(Directions):
Please keep pictures out and return the lines below exactly, from the one holding "Una scena del" through the last, both included.

(Material shown):
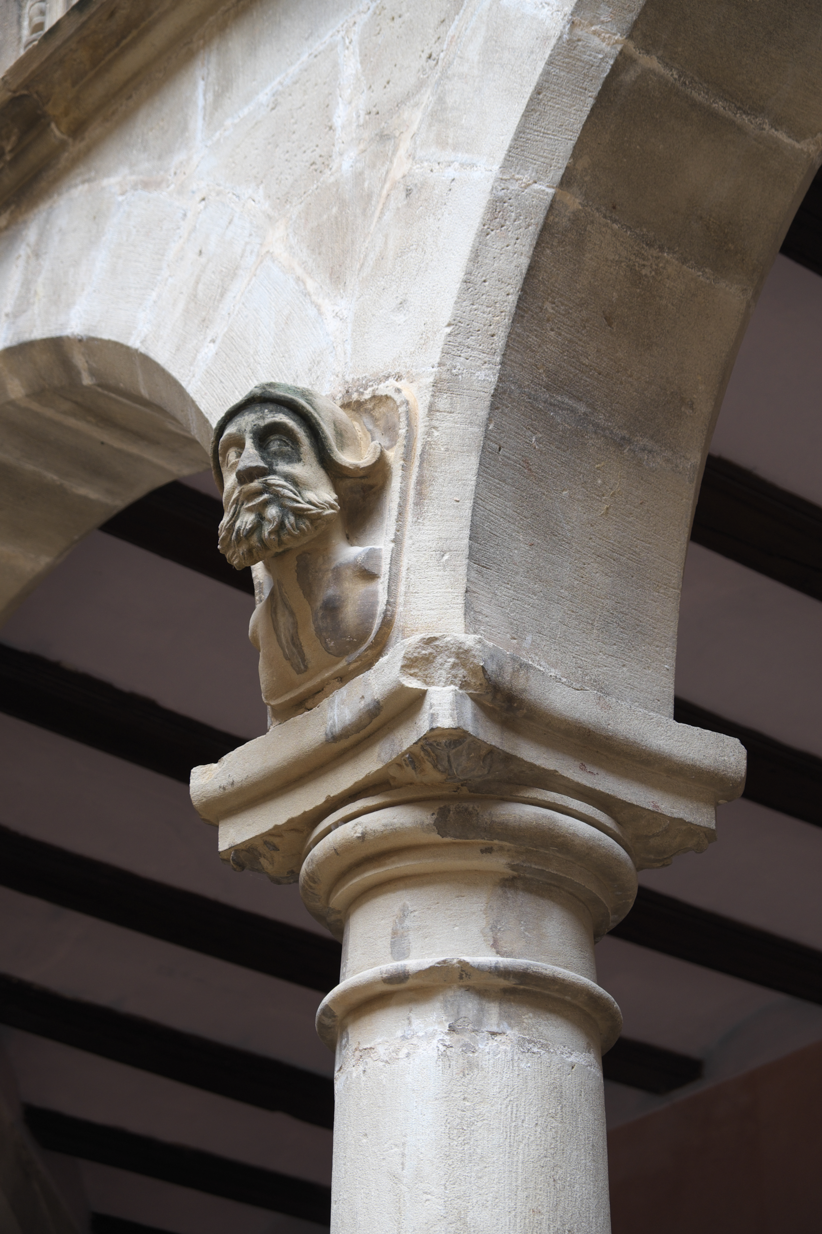 Colegio de San Jaime y San Matías in Tortosa in der Provinz Tarragona (Katalonien/Spanien), Kopf im Zwickel einer Säule des Innenhofes
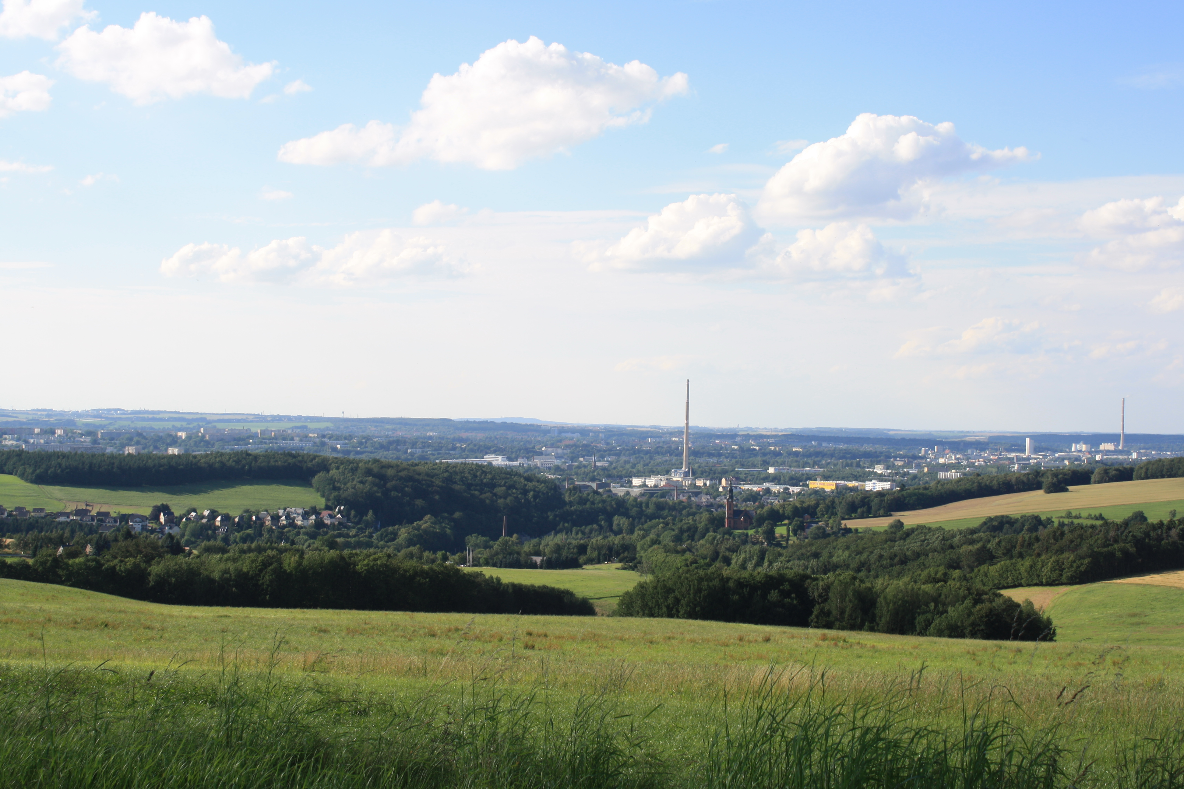 Blick nach Chemnitz - Harthau 2009
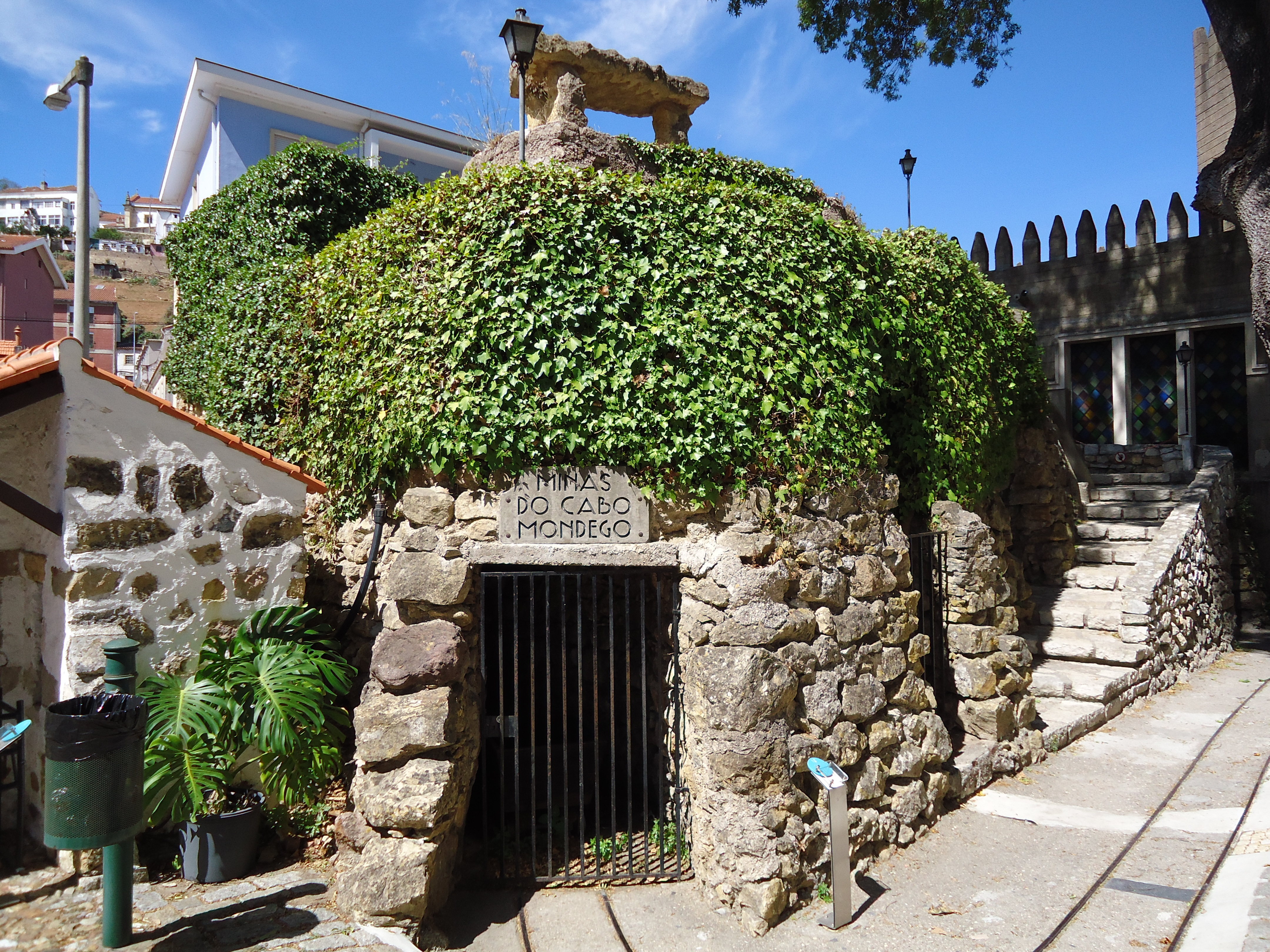 Portugal dos Pequenitos, Coimbra, Portugal: área das Casas Regionais (homenagem às Minas do Cabo Mondego).
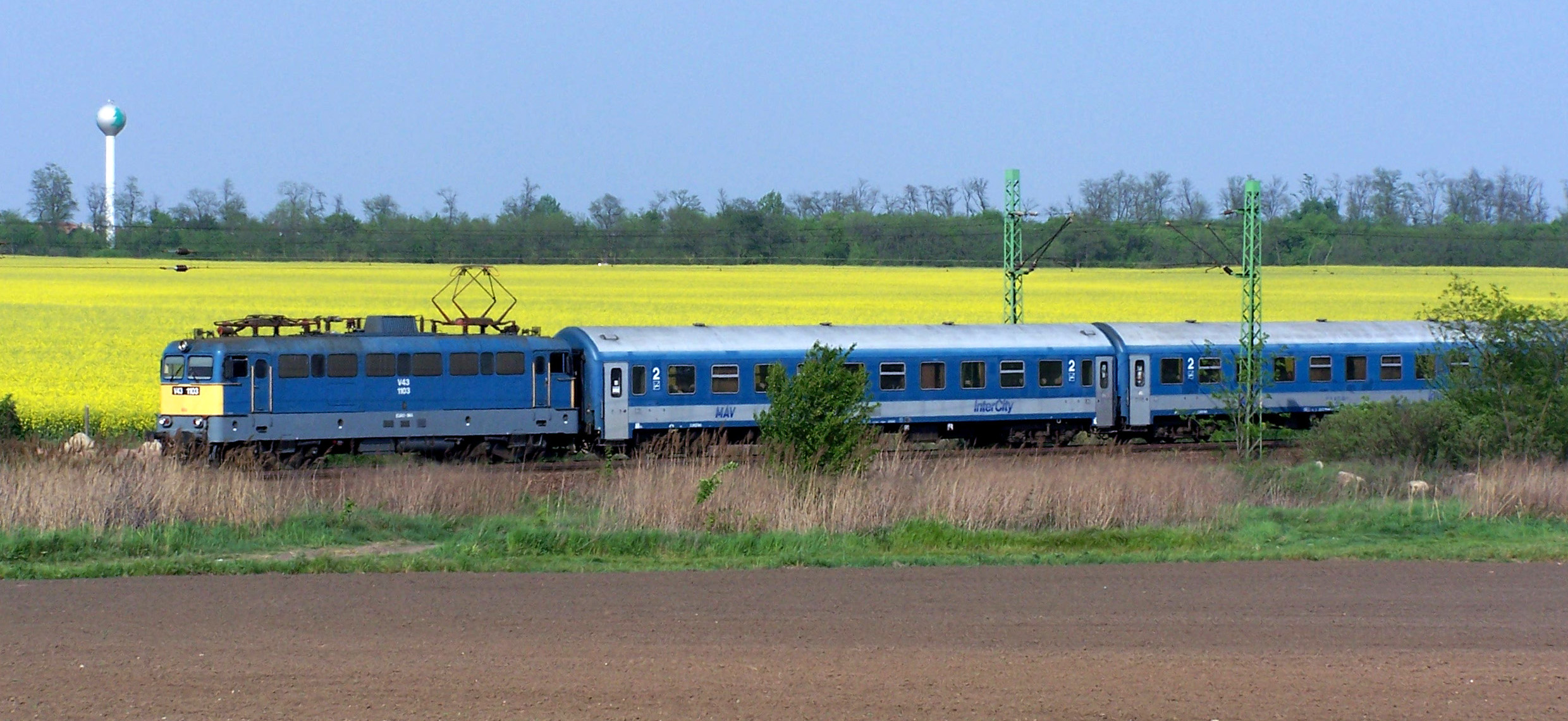 A MÁV V43 sorozatú villamosmozdonya InterCity vonattal egy repcetábla előtt Maglód határában.
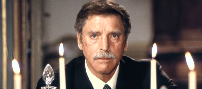 Una scena del film Gruppo di famiglia in un interno
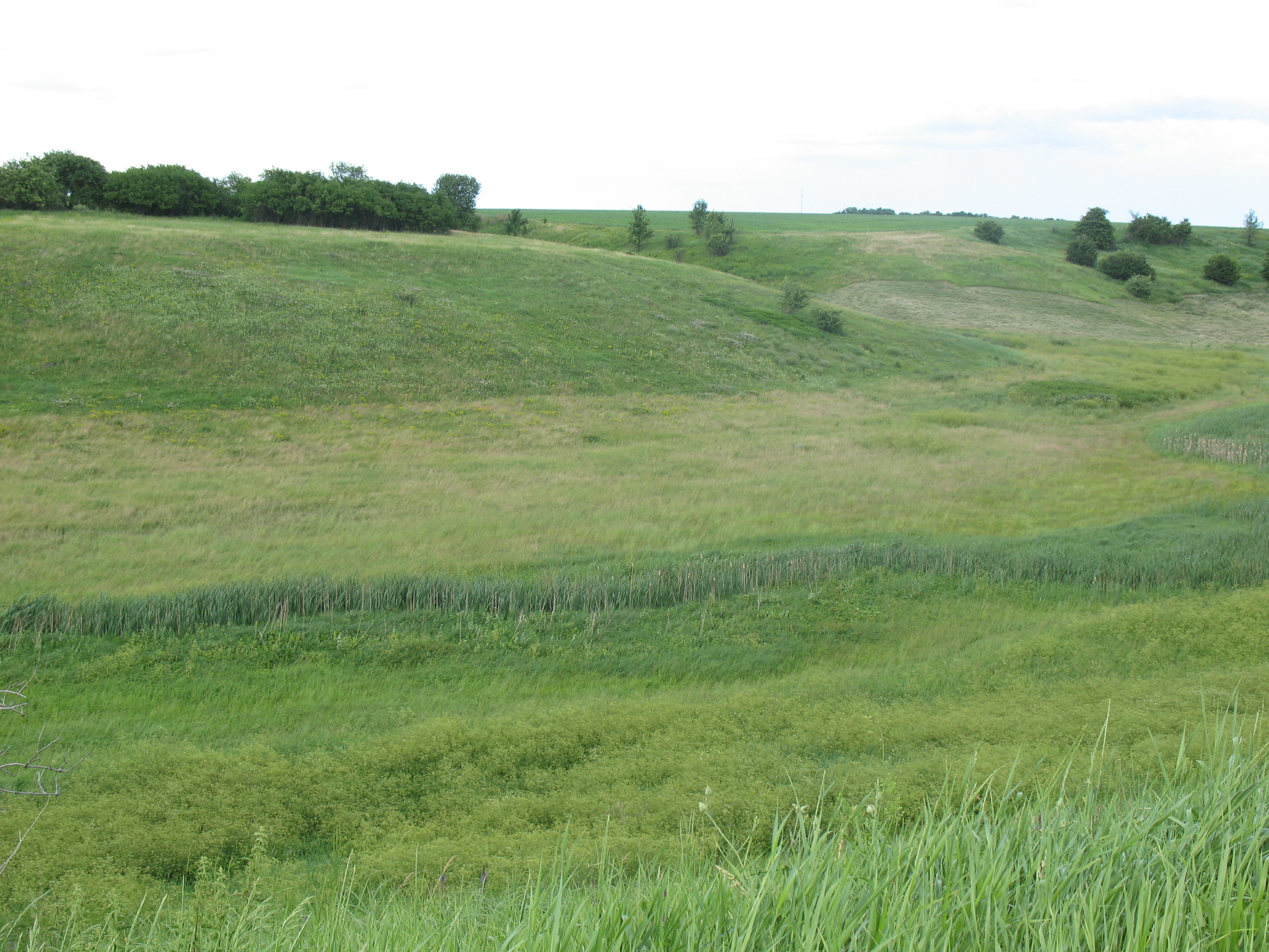 Вид на садиби в Шпирнах
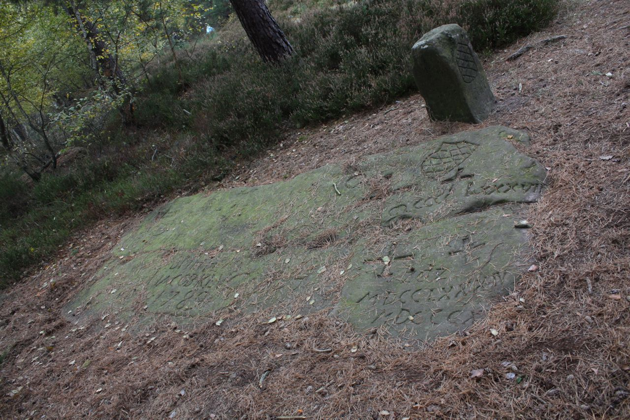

(Response):
 Una scena del film Gruppo di famiglia in un interno
 Вид на садиби в Шпирнах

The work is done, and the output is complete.